*** Block opens ***

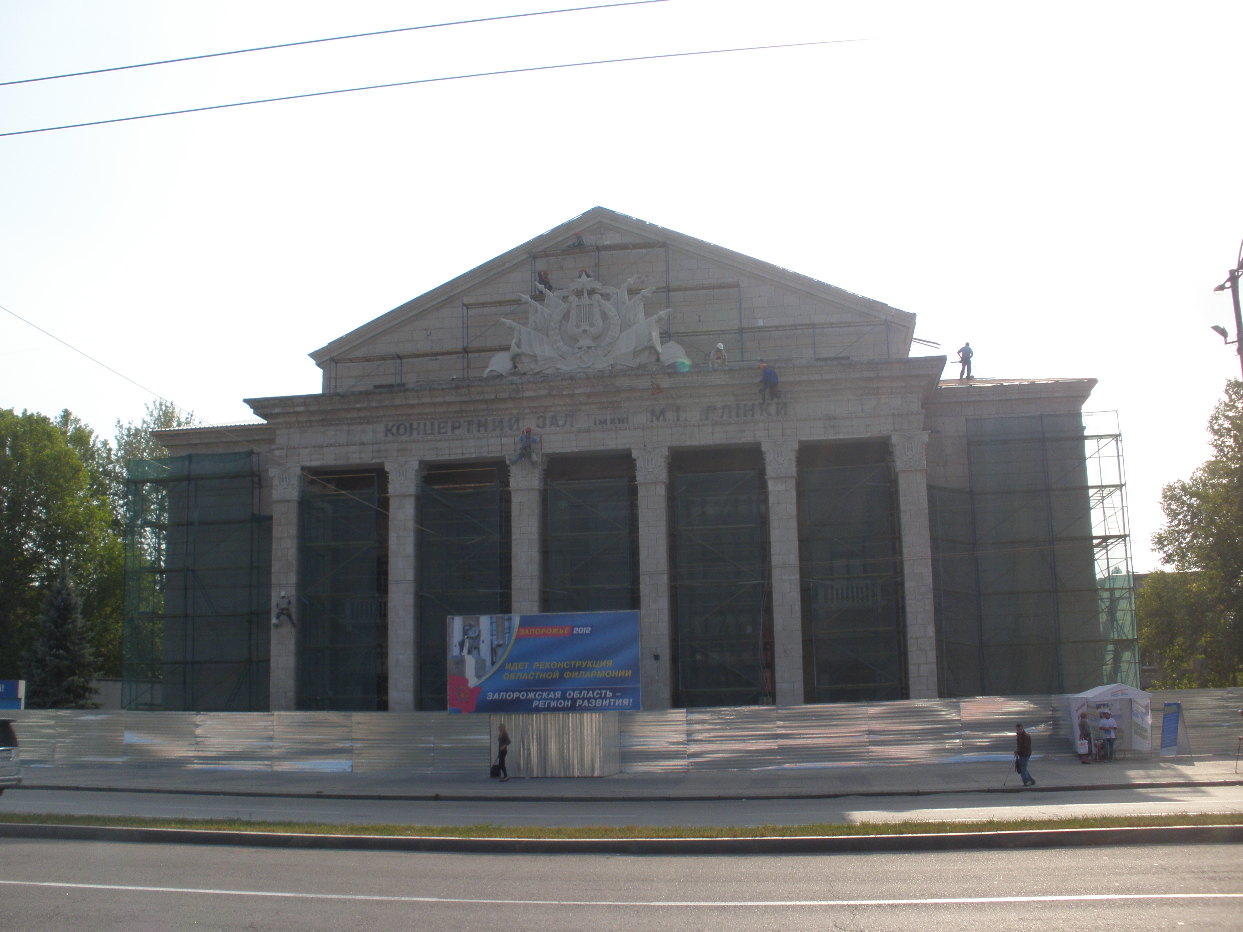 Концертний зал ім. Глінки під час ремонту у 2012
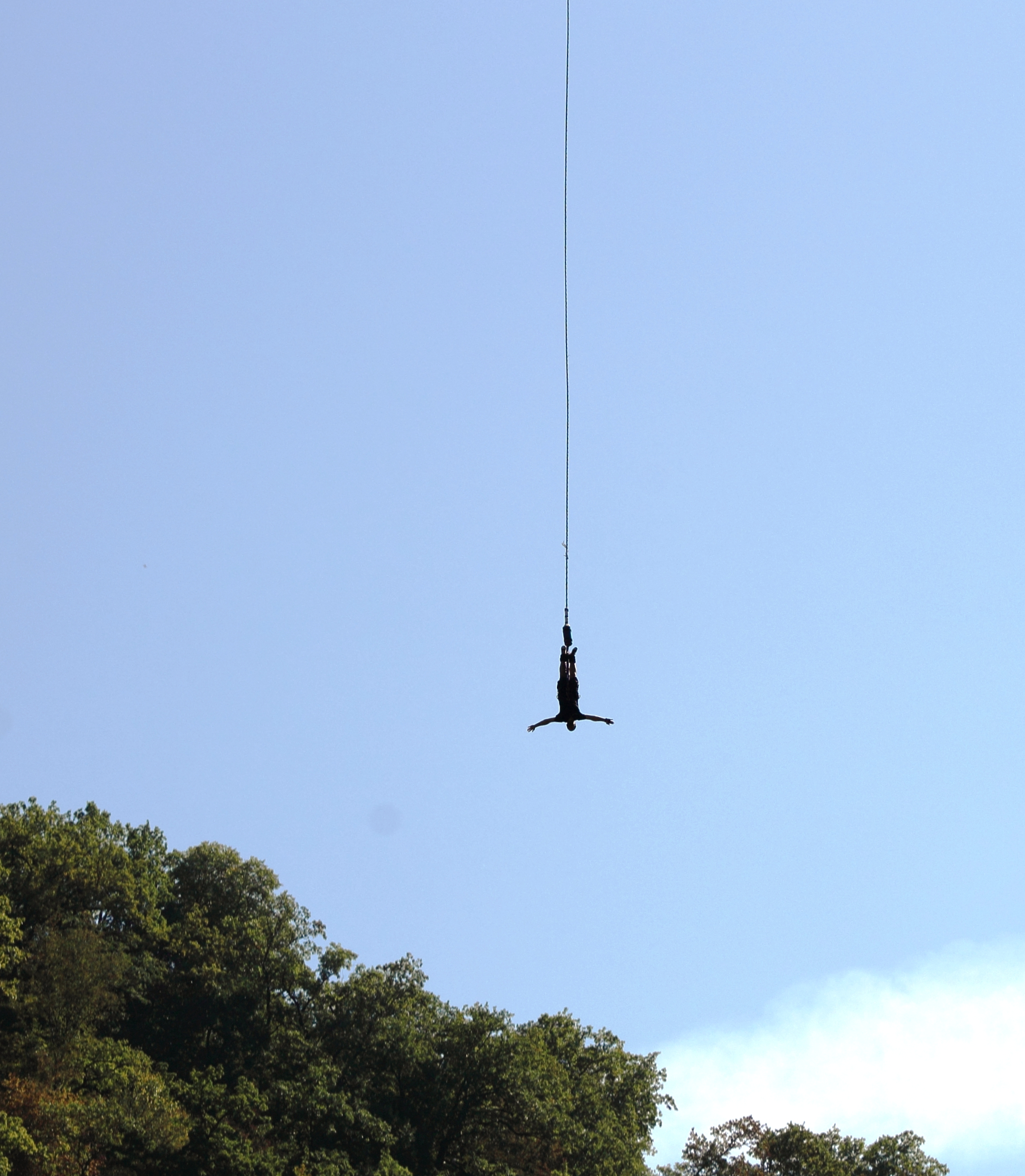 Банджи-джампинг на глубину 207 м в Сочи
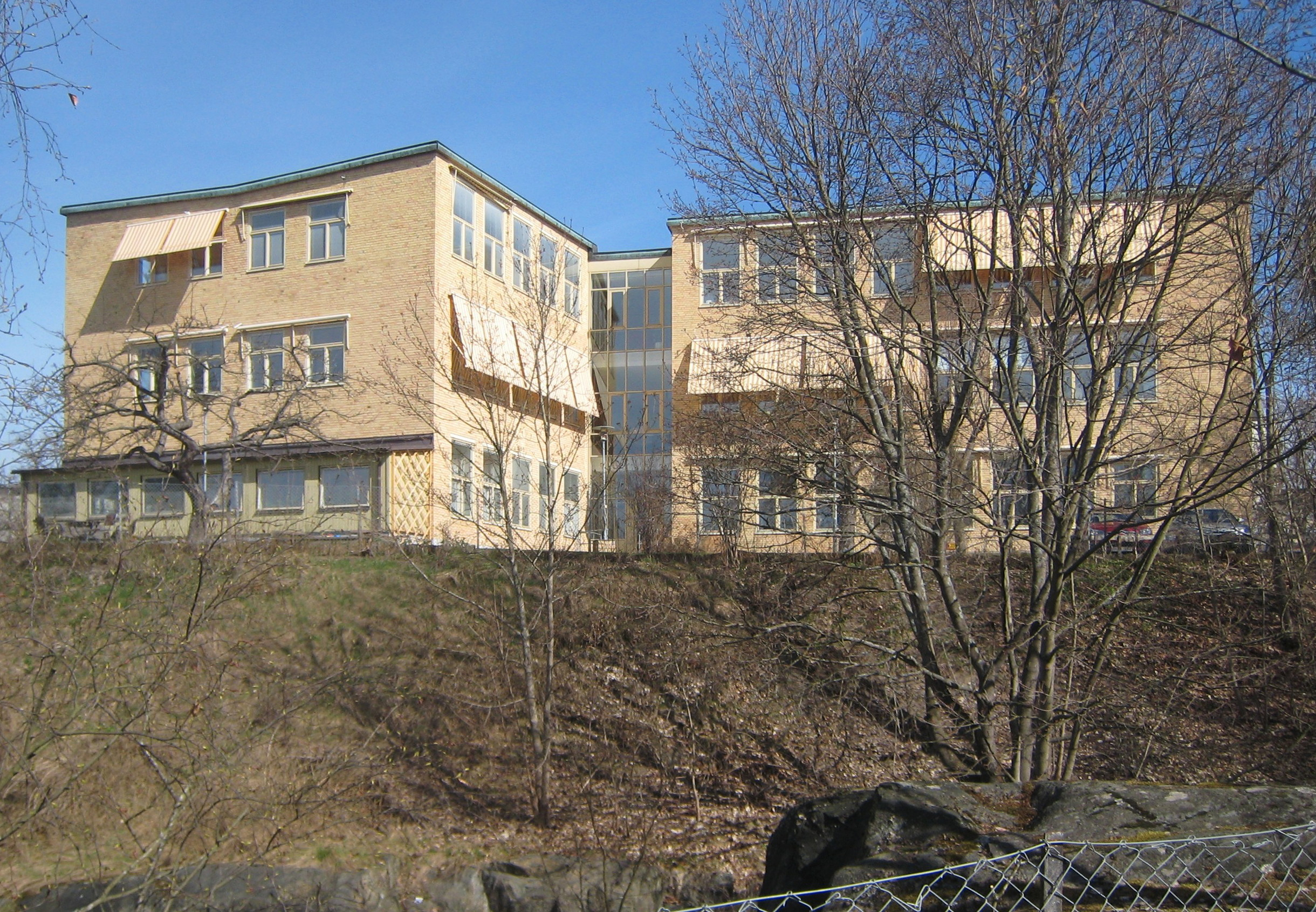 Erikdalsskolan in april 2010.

*** Block closes ***

Give back all the material exactly, with no pictures.

RESPONSE:
 Концертний зал ім. Глінки під час ремонту у 2012
 Банджи-джампинг на глубину 207 м в Сочи
 Erikdalsskolan in april 2010.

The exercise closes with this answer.